TASK DESCRIPTION
Extract every line between the one with "Pico Matias Simão, Altares, Angra" and the end of the entries, both included, word for word and free of pictures.

━━━━━━━━

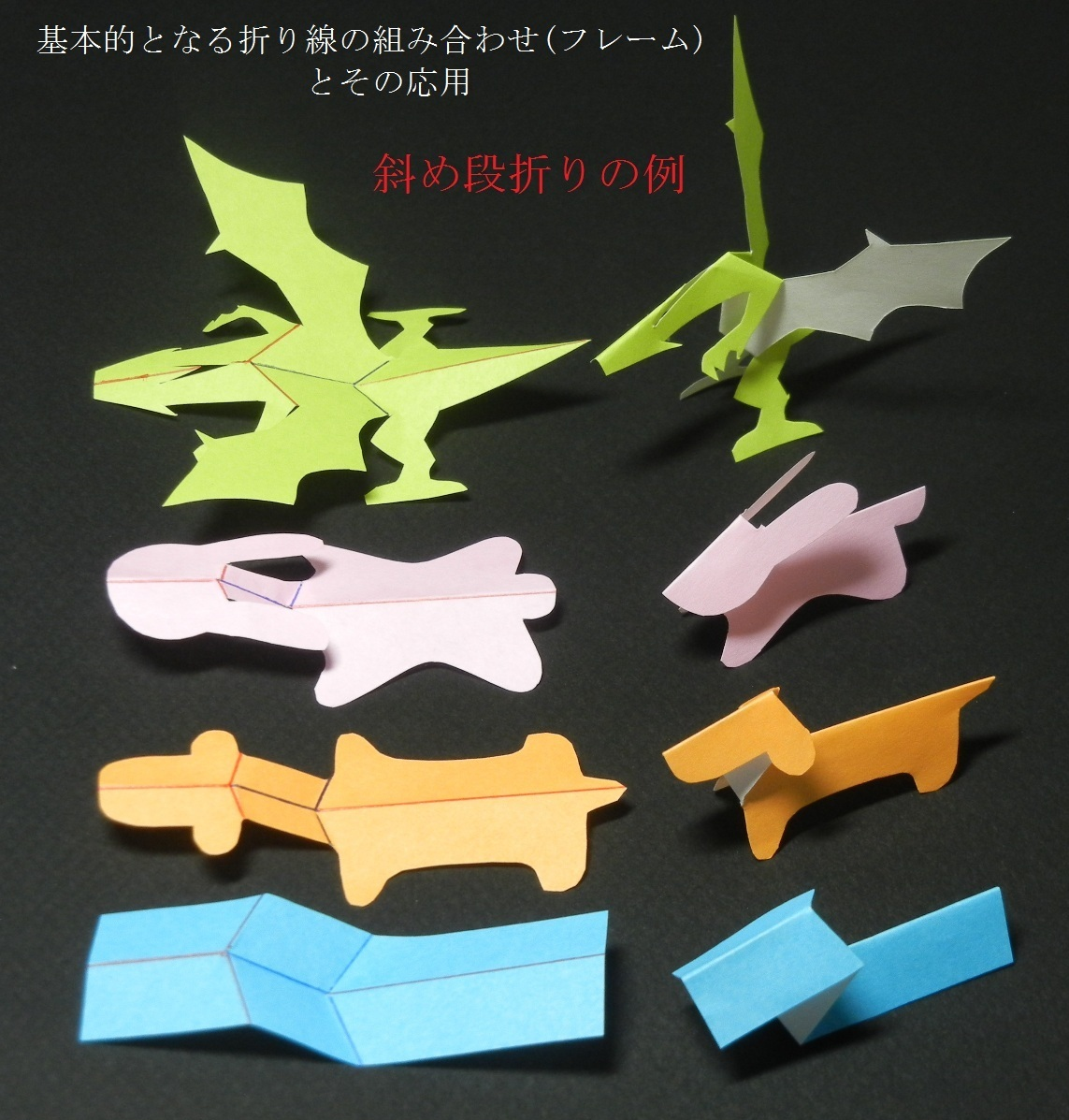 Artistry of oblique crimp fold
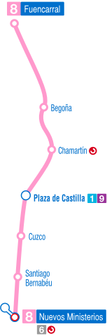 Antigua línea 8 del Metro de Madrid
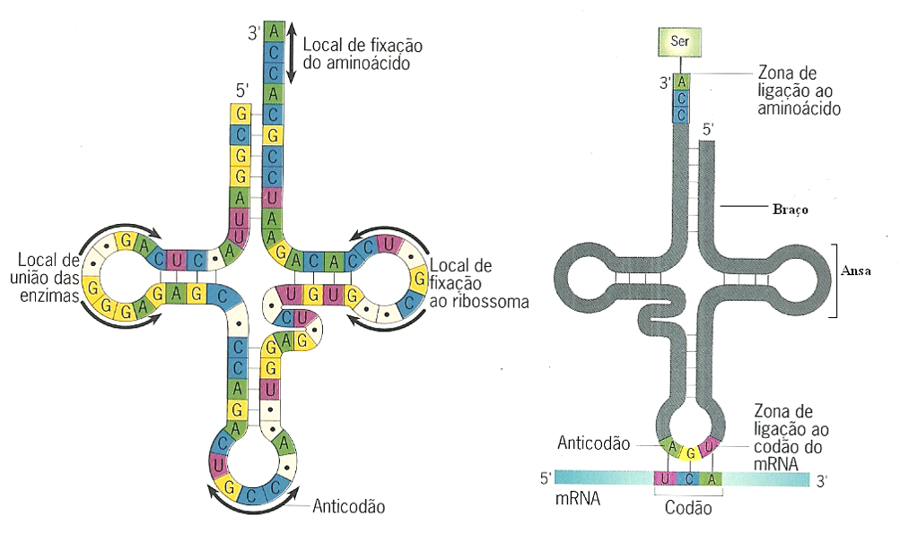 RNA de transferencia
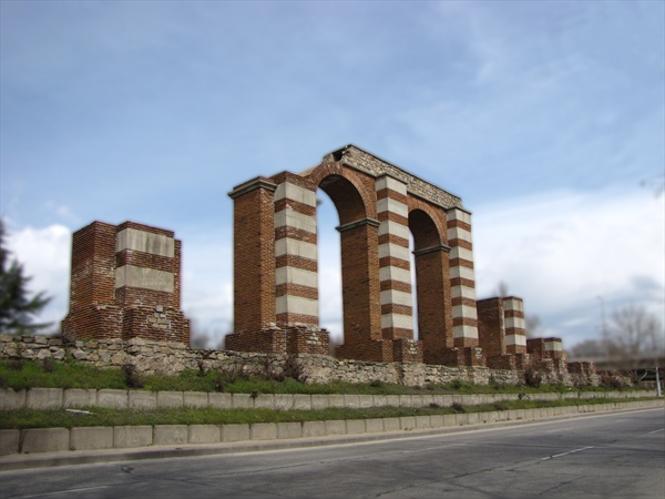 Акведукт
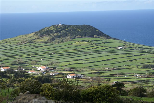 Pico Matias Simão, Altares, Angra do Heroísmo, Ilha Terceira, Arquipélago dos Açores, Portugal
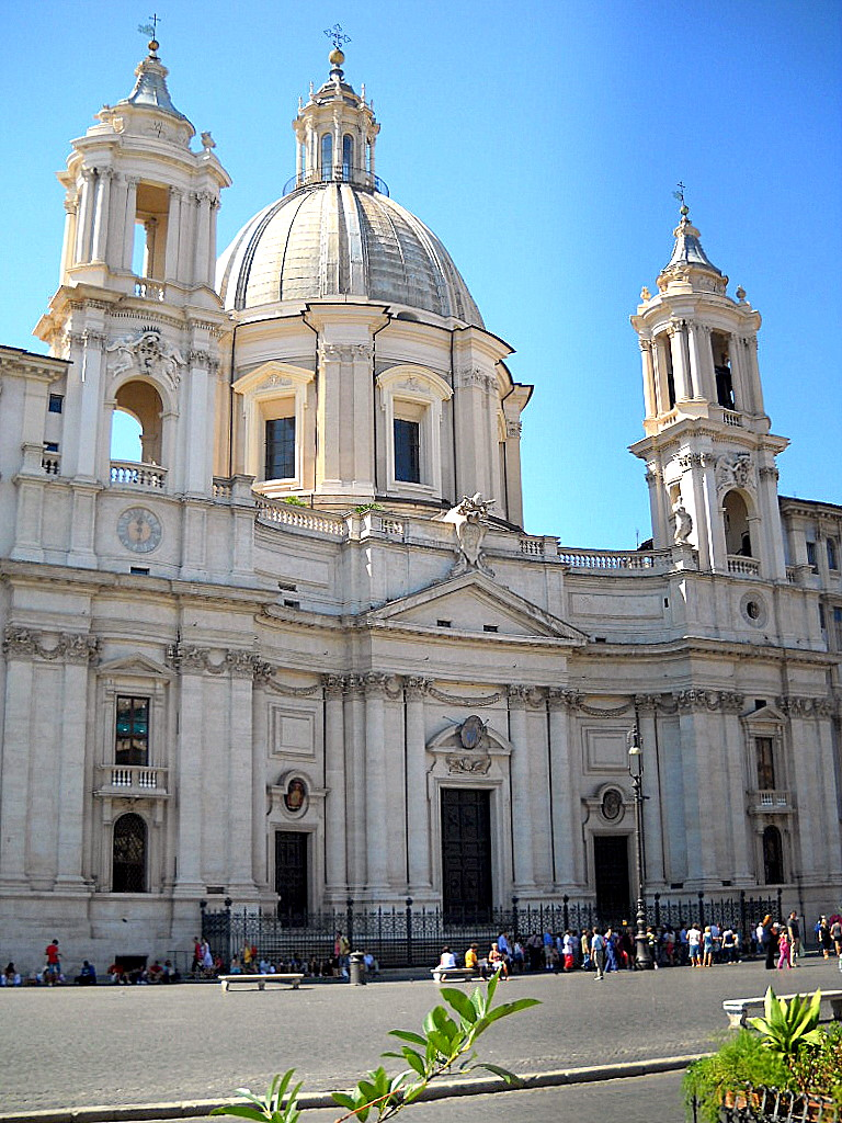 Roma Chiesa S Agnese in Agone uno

━━━━━━━━

ANSWER SPACE
 Pico Matias Simão, Altares, Angra do Heroísmo, Ilha Terceira, Arquipélago dos Açores, Portugal
 Roma Chiesa S Agnese in Agone uno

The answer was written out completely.